Posted in Disability
More and more professional apartment management companies receive requests for service or companion animals.  When you receive such a request, management must respond to it.  Here are a few thoughts to keep in mind:
 
Both the Americans with Disabilities Act (ADA) and the Fair Housing Act (FHA) apply in situations involving a disabled resident’s request for a service animal.  Management simply needs some formal notice to acknowledge the animal as a service animal.  While most service animals are dogs, there is no requirement that the animal be a dog.
 
Pet deposits and pet fees should not be charged to residents with service animals.
 
When the resident’s disability is not apparent, the better practice is for management to request a note from a medical/health care professional confirming the need for the service animal.  It is not, however, management‘s place to inquire into the specifics of the claimed disability.  The ADA and the Department of Justice have established two training requirements for an animal to be considered a service animal:  (1) a service animal must be individually trained to perform tasks or work for the benefit of a disabled individual; and (2) a service animal must be trained to behave properly in places of public accommodation.  Management can request information to ensure the animal meets minimum training standards from a recognized school for service animals, including public access training, particularly when there is a concern about the size/breed of the animal.  Also, the animal should wear some type of easily recognized identification symbol (i.e., harness, backpack).
 
The owner of the service animal should:
  • obtain required licensure, health and training verification;
  • provide care, feeding, and supervision of their animal;
  • keep animal on leash at all times.
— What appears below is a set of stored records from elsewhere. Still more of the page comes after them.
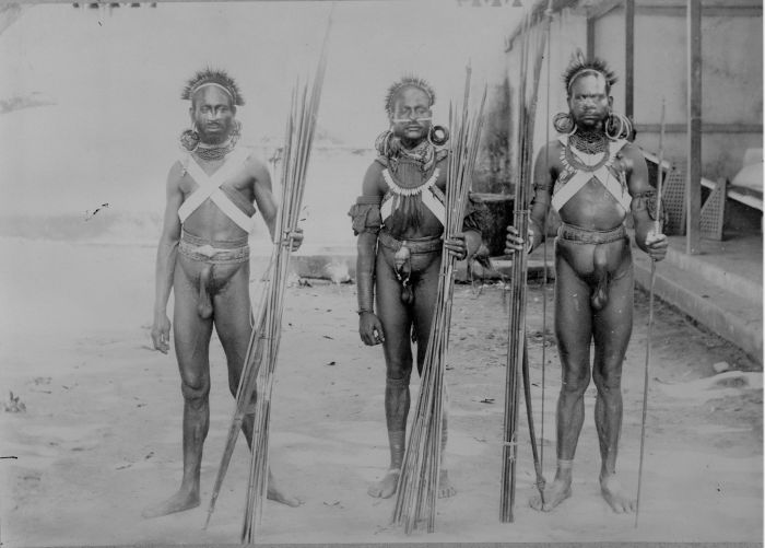 Foto. Drie Kaja-Kaja mannen van Zuid-Nieuw Guinea
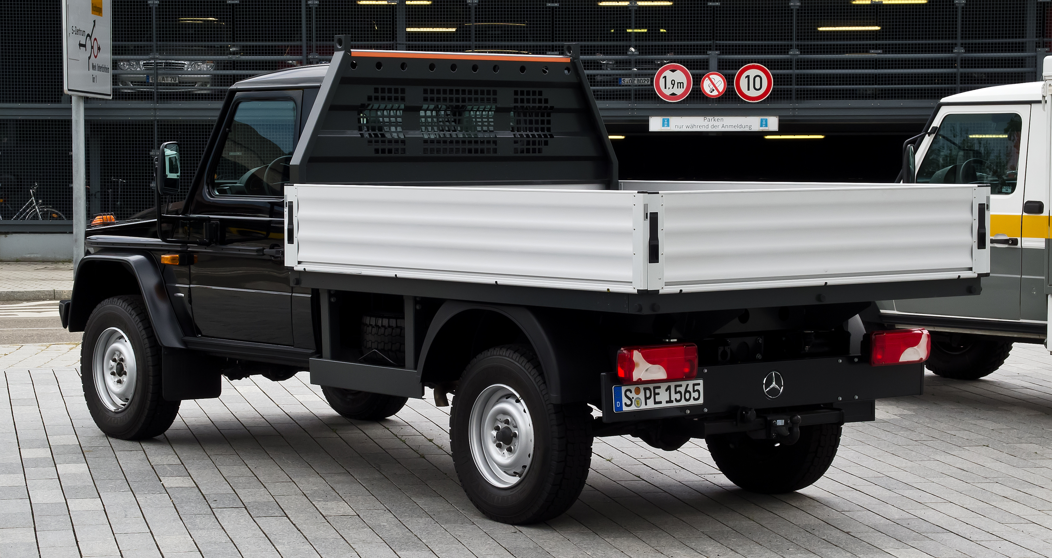 Mercedes-Benz G 300 CDI Professional Pritsche (W 461)
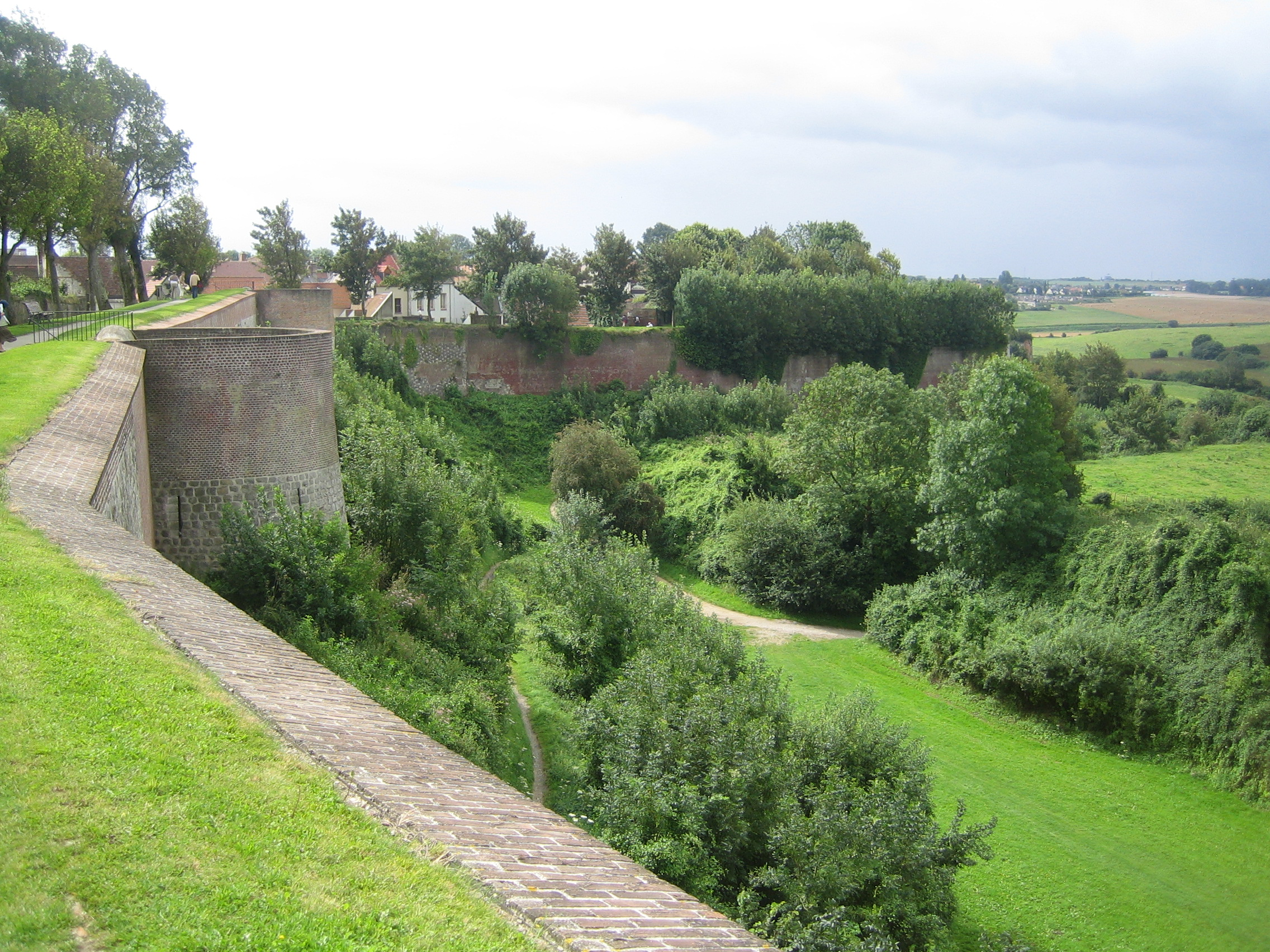 rempart de la ville de Montreuil-sur-Mer
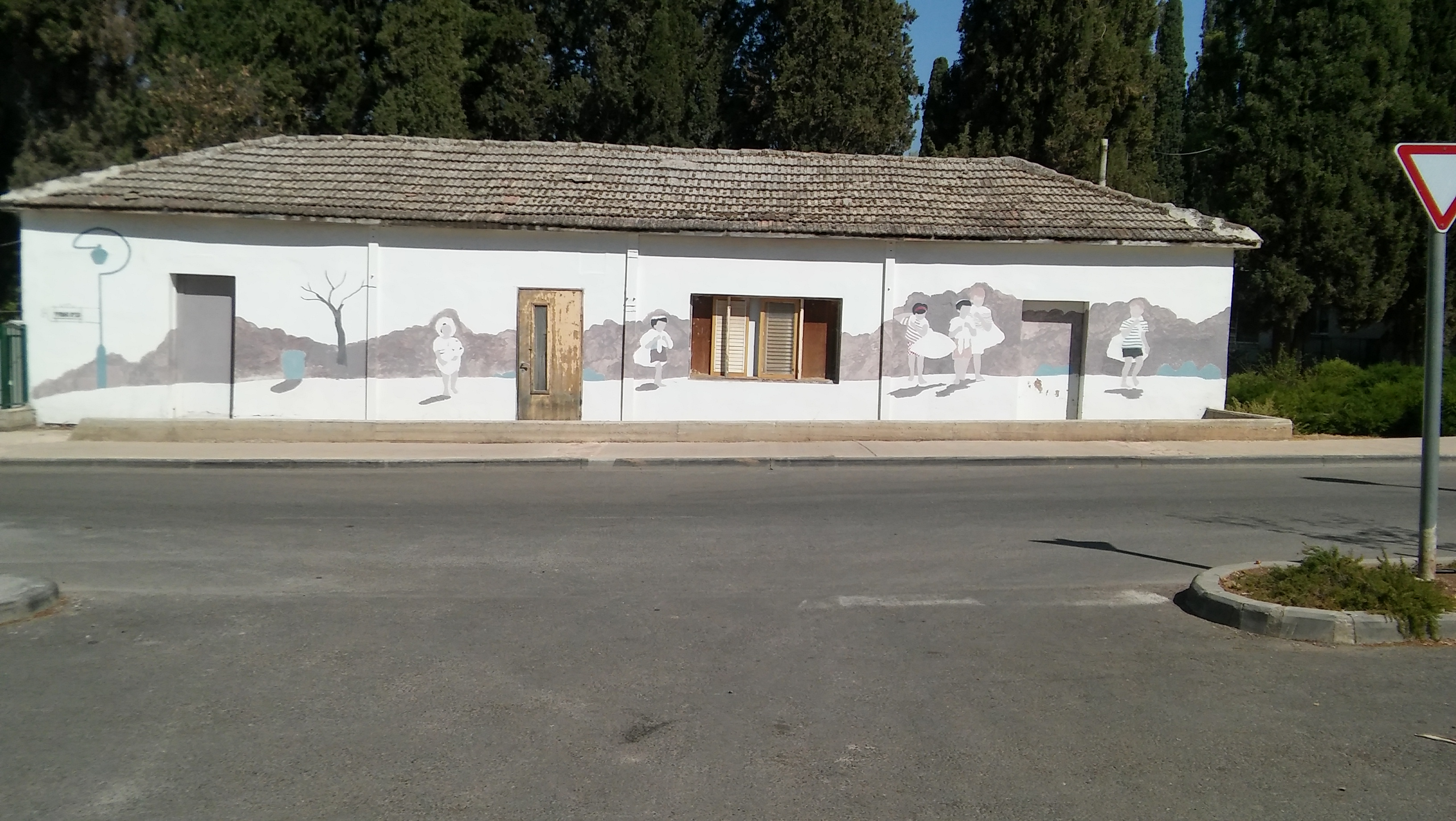 איילת השחר - מבני הפרסה - בית 8
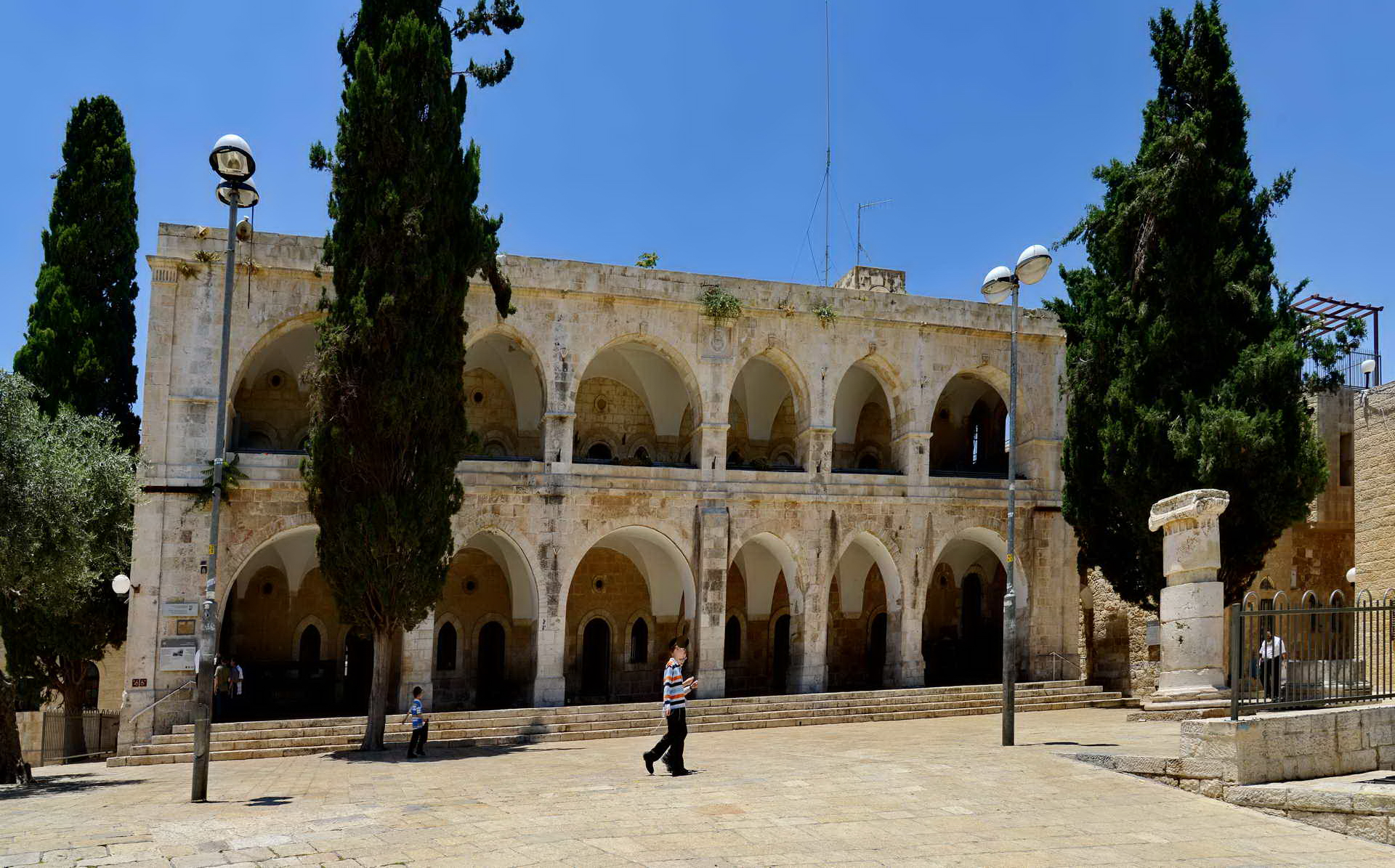 "בתי מחסה" הוא מתחם דירות לעניים שהקים כולל הו"ד בשנת 1857 ברובע היהודי בעיר העתיקה שבירושלים.

The animal should never be permitted to wander around off leash except if the animal is working;
  • maintain control of the animal at all times;
  • assume responsibility for any damages caused by the animal;
  • maintain the good health of the animal;
  • keep the animal well groomed and measures should be taken, at all times to maintain flea and odor control; and
  • clean up animal waste and properly dispose of it.
Again, service animals should be welcomed at residential properties.  Residents and management can easily work together to document the appropriate paperwork.
 
Just A Thought.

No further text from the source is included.